# Eclipse und JavaME



## Breas (7. Apr 2014)

Hallo zusammen, 

leider habe ich mit Eclipse ( Kepler ) einige Probleme JavaME zum funktionieren zu bewegen.
Ich habe zwar etliches zu JavaME und Eclipse finden können ( aber irgendwie nichts "gescheites" ).

Mein Derzeitiges Problem besteht darin das ich den geschriebenen Code nicht testen kann.
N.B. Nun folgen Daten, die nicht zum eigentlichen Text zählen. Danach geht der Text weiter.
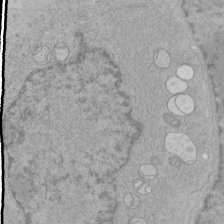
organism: Human
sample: Mitochondria in HCT116 cells
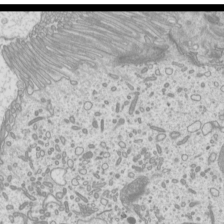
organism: Mouse
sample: Cilia; mouse epididymis
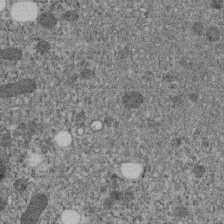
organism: C. elegans
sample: C. elegans embryo early stage
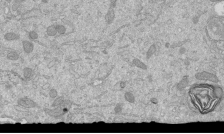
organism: Mouse
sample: ED-1 cell nuclei; centrioles
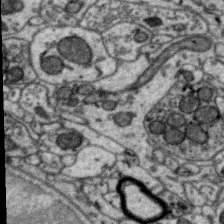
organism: Zebra finch
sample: Brain
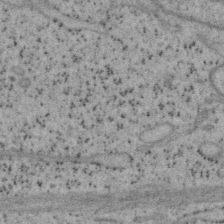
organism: Human
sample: HeLa cells
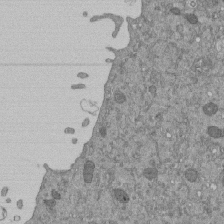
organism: Mouse
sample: ED-1 cell nuclei; centrioles
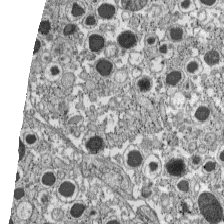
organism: C57BL Mouse
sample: Pancreatic islet
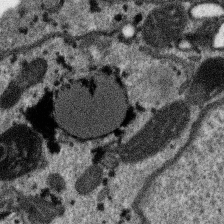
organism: Human
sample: Lung epithelial cells infected with SARS-CoV-2
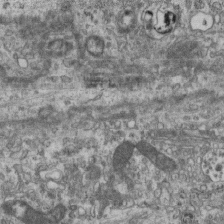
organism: Mouse
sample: Centriole in ependymal cells
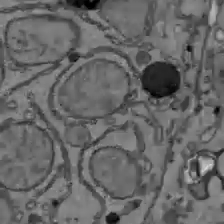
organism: C57BL Mouse
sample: Liver
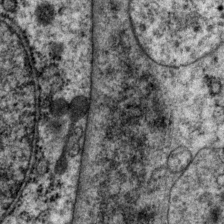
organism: P. pacificus
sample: Pharynx
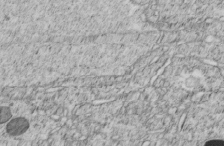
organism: C. elegans
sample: C. elegans embryo early stage
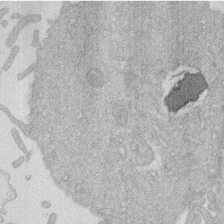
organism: Human
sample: Macrophage cells
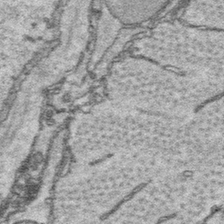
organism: Platynereis dumerilii
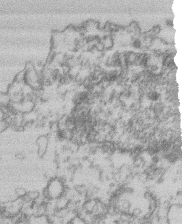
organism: Mouse
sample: T cell stromal cell synapse
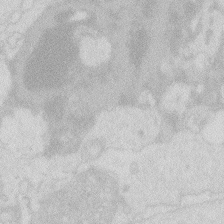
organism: Zebrafish
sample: Macrophage
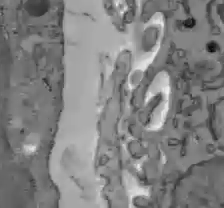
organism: C57BL Mouse
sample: Liver
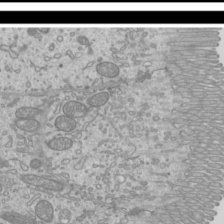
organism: Mouse
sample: Cilia; mouse epididymis
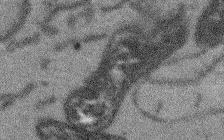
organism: Arabidopsis thaliana
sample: Root tip
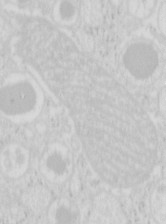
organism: Mouse
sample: Pancreas
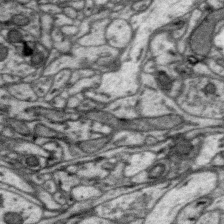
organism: Zebra finch
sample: Brain
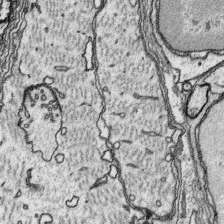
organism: Platynereis dumerilii
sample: Parapodia
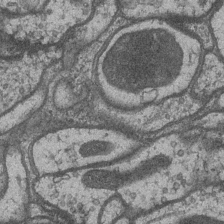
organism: Drosophila
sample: Optic medulla
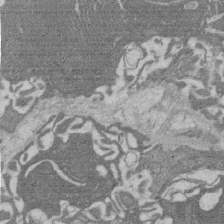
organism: Rat
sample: Salivary granule
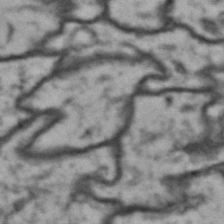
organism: Drosophila
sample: Brain
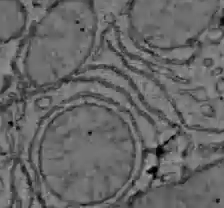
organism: C57BL Mouse
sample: Liver
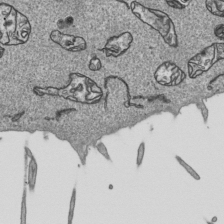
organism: Human
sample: Mitochondria in HCT116 cells
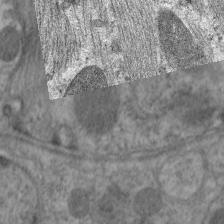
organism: C. elegans
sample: Pharynx
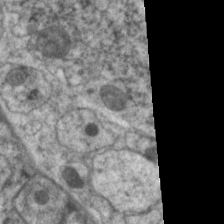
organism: C. elegans
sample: Pharynx
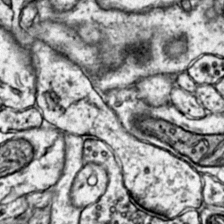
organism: Mouse
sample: Primary visual cortex
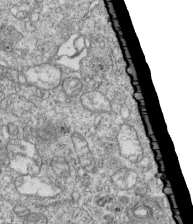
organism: Human
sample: HeLa cell HIV synapse
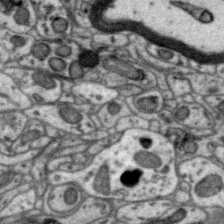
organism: Zebra finch
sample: Brain
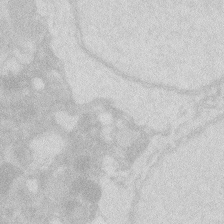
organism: Zebrafish
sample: Macrophage
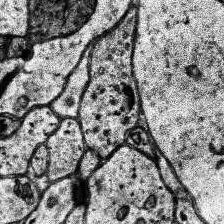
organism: Human
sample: Temporal Lobe
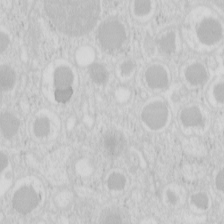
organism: Mouse
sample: Pancreas
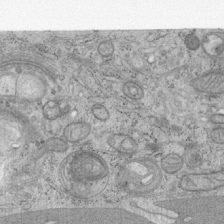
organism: Human
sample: HeLa cells
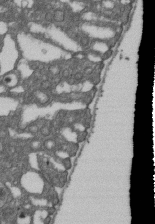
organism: Drosophila
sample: Nephrocyte
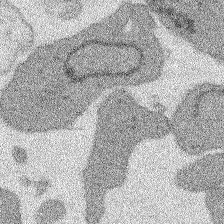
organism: Human
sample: HeLa cells
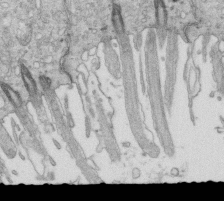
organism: Mouse
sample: Multiciliated cells
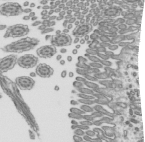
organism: Mouse
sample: Mouse epididymis efferent ductule cilia
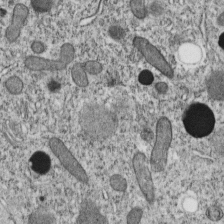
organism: C. elegans
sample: C. elegans embryo early stage
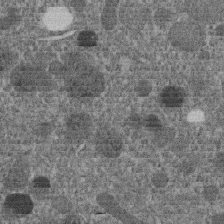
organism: C. elegans
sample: C. elegans embryo early stage
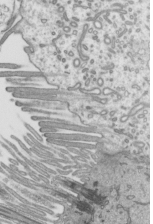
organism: Mouse
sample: Mouse epididymis efferent ductule cilia
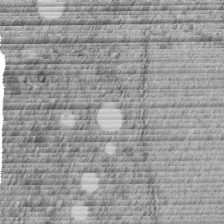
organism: C. elegans
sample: C. elegans embryo early stage
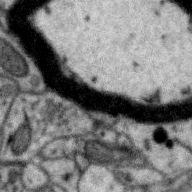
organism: Zebra finch
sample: Brain
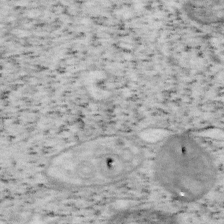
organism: Mouse
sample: OT-I killer T cells with ID8 ovarian cancer cells
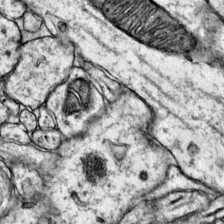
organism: Mouse
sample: Primary visual cortex
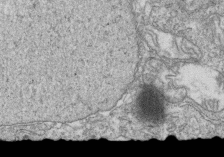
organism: Human
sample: HeLa cell HIV synapse
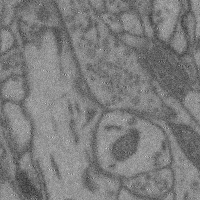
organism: Mouse
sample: Cerebral cortex
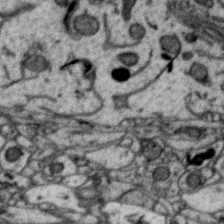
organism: Zebra finch
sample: Brain
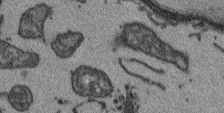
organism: Arabidopsis thaliana
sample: Root tip
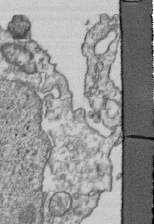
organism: Human
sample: Activated Jurkat CD4+ T cells
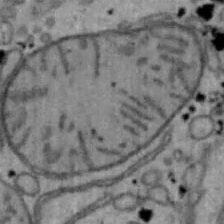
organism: Mouse
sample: Liver
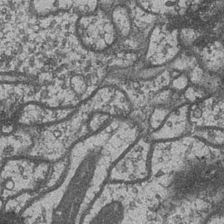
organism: Drosophila
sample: Optic medulla
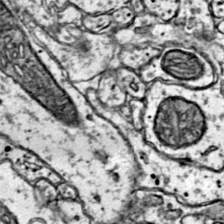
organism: Mouse
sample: Primary visual cortex
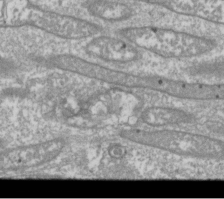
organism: Drosophila
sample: Cell division; meiosis; drosophila spermatocytes
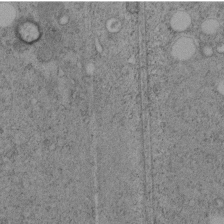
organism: C. elegans
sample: C. elegans embryo early stage
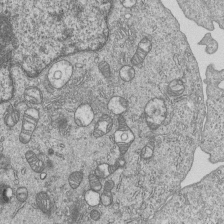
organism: Human
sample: MDA-MB-231 cells
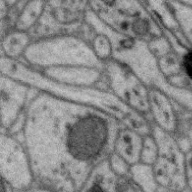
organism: Zebra finch
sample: Brain
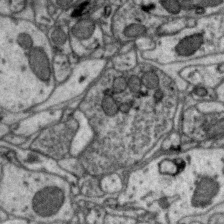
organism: Zebra finch
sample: Brain
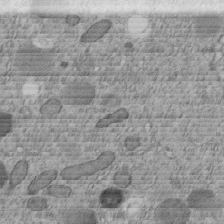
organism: C. elegans
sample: C. elegans embryo early stage
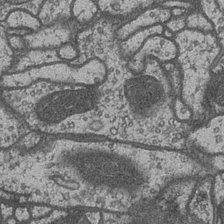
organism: Drosophila
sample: Optic medulla
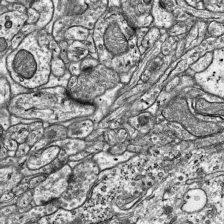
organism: Mouse
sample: Visual Cortex
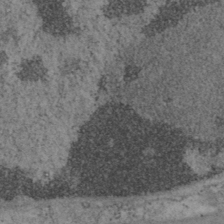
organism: Mouse
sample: OT-I killer T cells with ID8 ovarian cancer cells
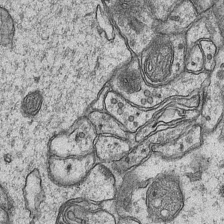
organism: Mouse
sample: CA1 Hippocampus
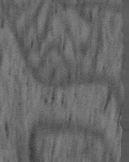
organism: Human
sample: HeLa cells
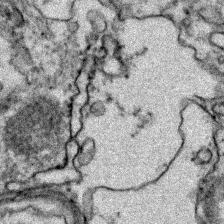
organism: Zebrafish
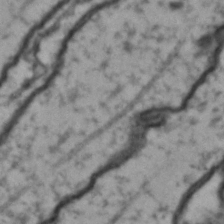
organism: Drosophila
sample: Brain
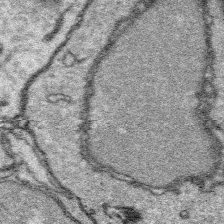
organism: Platynereis dumerilii
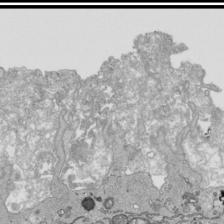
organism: Human
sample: Mitochondria in HCT116 cells
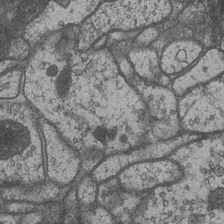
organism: Drosophila
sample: Optic medulla
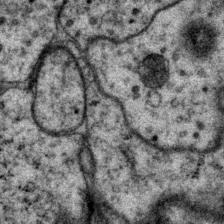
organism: P. pacificus
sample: Pharynx
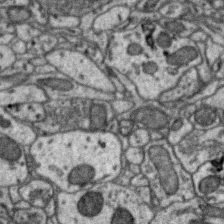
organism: Zebra finch
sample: Brain
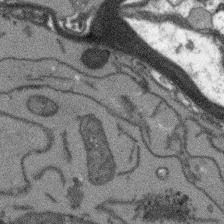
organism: Arabidopsis thaliana
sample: Root tip
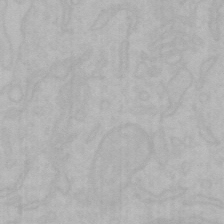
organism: Mouse
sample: Choroid plexus
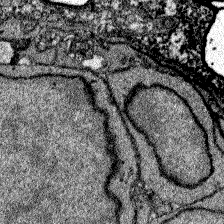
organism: Zebrafish
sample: Larval olfactory bulb
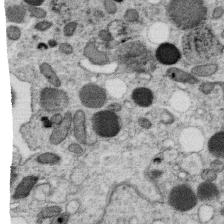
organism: C. elegans
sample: C. elegans oocyte; sperm cells
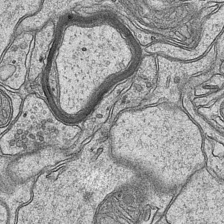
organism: Mouse
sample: CA1 Hippocampus
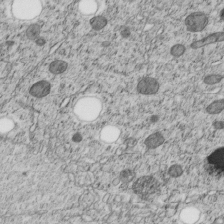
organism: C. elegans
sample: C. elegans embryo early stage
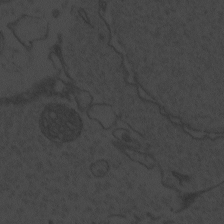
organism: Zebrafish
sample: Macrophage infected with Toxoplasma gondii
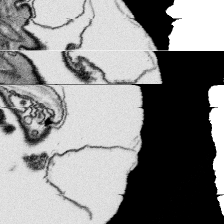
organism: Platynereis dumerilii
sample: Parapodia

Ich erhalte immer folgende Meldung - mit der ich leider nicht viel anfangen kann :





> Installing suite from: file:///C:/Users/Alex/AppData/Local/Temp/_mtj.tmpAlex/MyMidlet8639143722072546271.launch/MyMidlet.jad
> WARNING - rms - javacall_file_open: _wopen failed for: C:/Users/Alex/AppData/Local/Temp/_mtj.tmpAlex/MyMidlet8639143722072546271.launch/MyMidlet.jar
> 
> 26096824 - ERROR - AMS - 2 - Installation failed: java.io.IOException: Root is not accessible
> ...



Ich hoffe das mir jemand helfen kann. Vielen Dank schon mal für die Mühe.
Grüße Breas


----------